> **ABOUT THIS TASK**: Count up the lines below in which the string "cells" appears. The reply should be that number alone.

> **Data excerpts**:

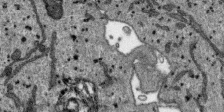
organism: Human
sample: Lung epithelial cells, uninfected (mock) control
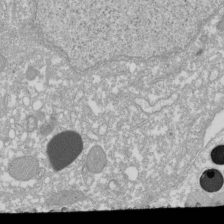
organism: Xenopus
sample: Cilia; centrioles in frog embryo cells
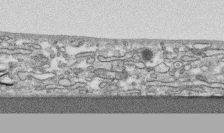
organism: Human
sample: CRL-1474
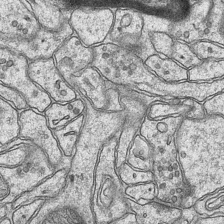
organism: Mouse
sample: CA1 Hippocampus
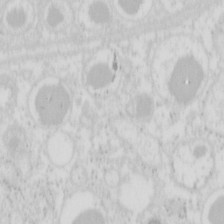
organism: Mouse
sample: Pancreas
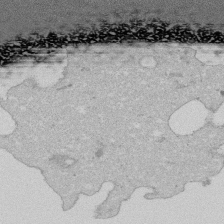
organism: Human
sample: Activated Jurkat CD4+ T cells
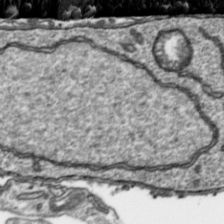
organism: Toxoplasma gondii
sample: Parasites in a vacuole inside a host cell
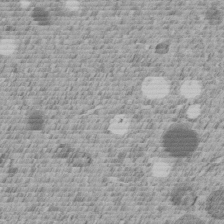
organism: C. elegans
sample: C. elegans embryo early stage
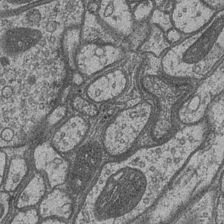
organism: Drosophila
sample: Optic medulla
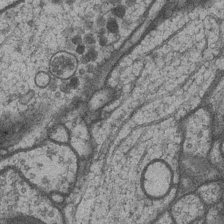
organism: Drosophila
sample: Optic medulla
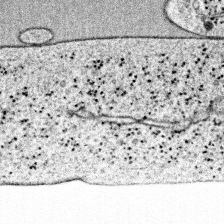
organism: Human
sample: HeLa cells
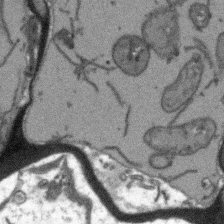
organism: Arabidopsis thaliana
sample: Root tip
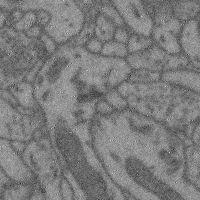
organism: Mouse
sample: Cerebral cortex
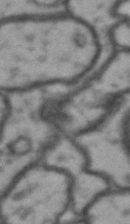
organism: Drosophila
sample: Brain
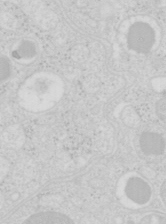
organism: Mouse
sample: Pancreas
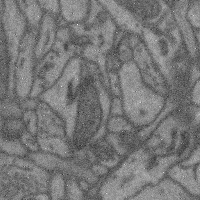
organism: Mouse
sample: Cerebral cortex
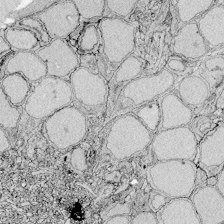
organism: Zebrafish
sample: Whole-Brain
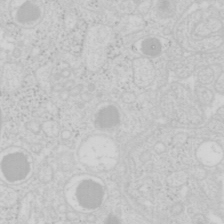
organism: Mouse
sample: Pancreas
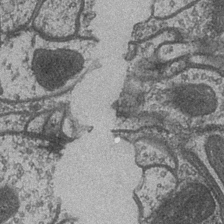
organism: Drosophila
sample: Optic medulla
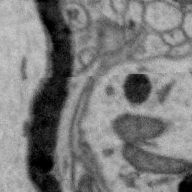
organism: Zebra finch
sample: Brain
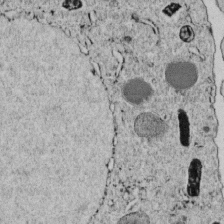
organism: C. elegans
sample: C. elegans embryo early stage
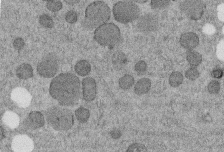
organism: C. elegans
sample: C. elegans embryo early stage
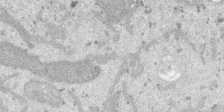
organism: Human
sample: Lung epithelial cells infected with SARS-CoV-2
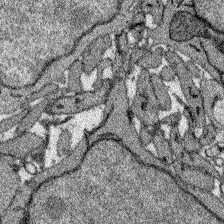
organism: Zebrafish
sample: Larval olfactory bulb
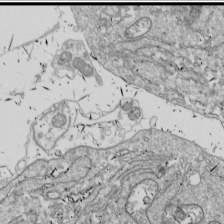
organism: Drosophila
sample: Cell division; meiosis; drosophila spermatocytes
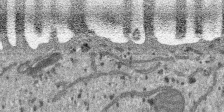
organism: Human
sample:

> **SOLUTION FOR THIS EXERCISE**: 5